Answer the following questions, fixing the bugs in main.c as you go along.
  1. Explain why this program uses the exclamation operator with the strcmp() function.
  2. Explain why the 'LENGTH' macro returns the length of an array. Would it work with a pointer to a dynamically allocated array? (Hint: understand sizeof).
  3. Explain and fix the logical flow bug within the switch statement. (What happens when the -h option is used?)
  4. Explain and fix the argument parsing error. (Why is entry_count never zero?)
  5. Fix print_result() to print results correctly and in the same order as the words were specified on the command line. Explain your solution.

Part C: Enhancements

Now that the bugs have been ironed out, it's time to add some functionality to our word counting program.

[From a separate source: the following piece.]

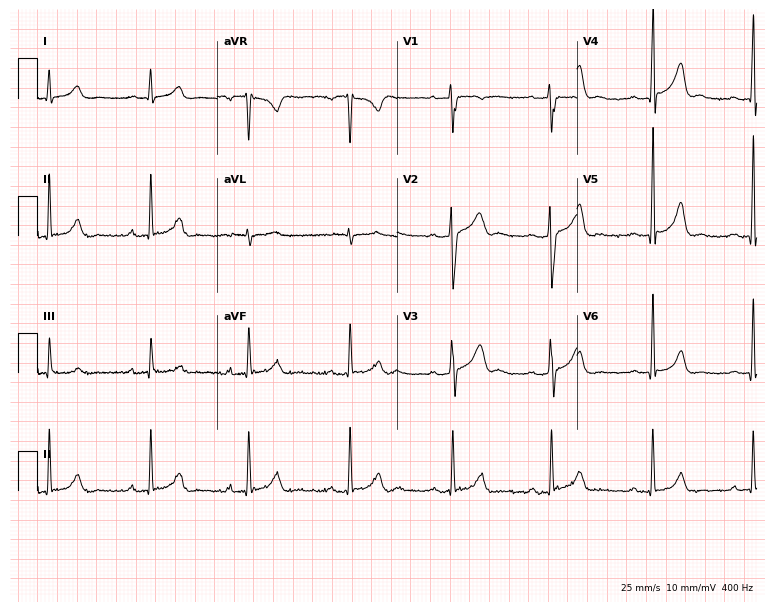
Standard 12-lead ECG recorded from a male, 23 years old (7.3-second recording at 400 Hz). None of these six findings is recorded: first-degree AV block, right bundle branch block (RBBB), left bundle branch block (LBBB), sinus bradycardia, atrial fibrillation (AF), sinus tachycardia. Only these six findings were labelled.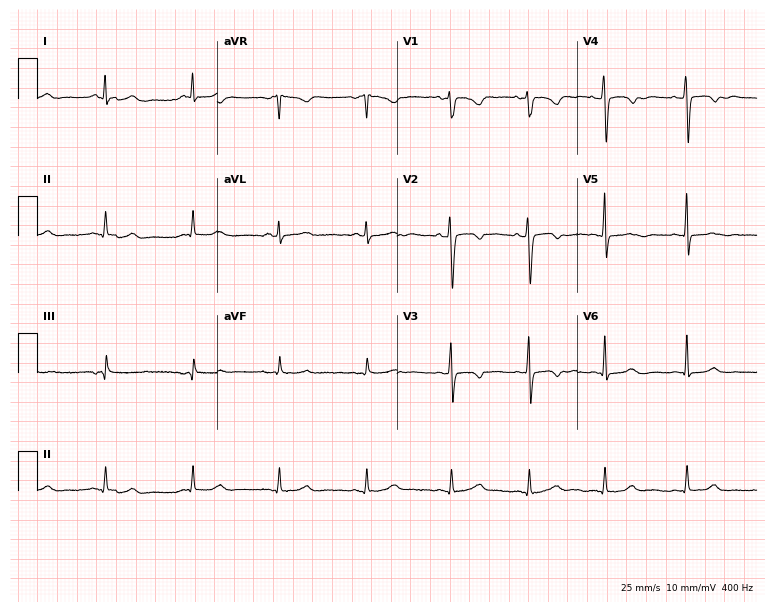
12-lead ECG (7.3-second recording at 400 Hz) from a 26-year-old female patient. Screened for six findings — first-degree AV block, right bundle branch block, left bundle branch block, sinus bradycardia, atrial fibrillation, sinus tachycardia — none is recorded. Other findings, if any, are not listed.

Follow the instructions below to create the best word counter program this side of the Mississippi.
  1. Alter the program such that only the correct output is sent to the standard output stream (stdout), while error and help messages are sent to the standard error stream (stderr). (Hint: use fprintf.) See the expected output listed in the comment at the top of main.c for an example of what should go to stdout.
  2. Implement an optional command-line switch '-fFILENAME' that sends program output to a file named FILENAME (i.e., filename specified as a command line argument).
  3. Add support for matching arbitrary numbers of words, not just 5. (Hint: Use malloc. It's ok if you allocate a bit more memory than is actually used.)
  4. Safeguard the program from buffer overflow attacks, in which data is written beyond the end of a memory allocation. (Hint 1: gets(3) is BAD. Use fgets(3) instead, which specifies the maximum number of characters to be read in. Hint 2: Be careful about the newline character 'n' at the end of the line; gets and fgets handle it differently.)
  5. Allow multiple words to be specified per line. Words may be separated by spaces or by any punctuation, including slashes and quotation marks. (Hint 1: Understand strtok(3). Hint 2: Recall how to escape special characters in strings.)

Testing your code

The testrunner program is included so that you can check your progress as you implement different parts of this laboratory. It has been tested on the MathLAN, but may not work as intended in other environments.
To run all tests:
$ make test 
To run a specific test, e.g., stderr_output:
$ ./main -test stderr_output
As you can see, testrunner is implemented entirely in C. If you completed this lab quickly, or are just plain curious, feel free to look at the implementation and see if you can figure out how everything works. The relevant files are: c_review_tests.* and testrunner.*. (This is entirely optional.)
Note: You should remove or disable any additional debugging output you may have created before running the tests or submitting your lab. One way to do this easily is through the use of the preprocessor directive #ifdef:
#ifdef DEBUG
fprintf(stderr,"My string %s %dn",var1,var2); 
#endif
Then add -DDEBUG to the CCOPTS line in the Makefile during development, and remove it before testing or submission. Make sure that your code still compiles and runs without the debug output!

What to turn in

Acknowledgment

This assignment was adapted by Janet Davis from operating system programming problems by Lawrence Angrave at the University of Illinois at Champaign-Urbana (UIUC).

Footnotes:

1The chapters date to the era when the UNIX Systems Programmer's manual actually sat on your shelf. You can find a copy in the MathLAN library.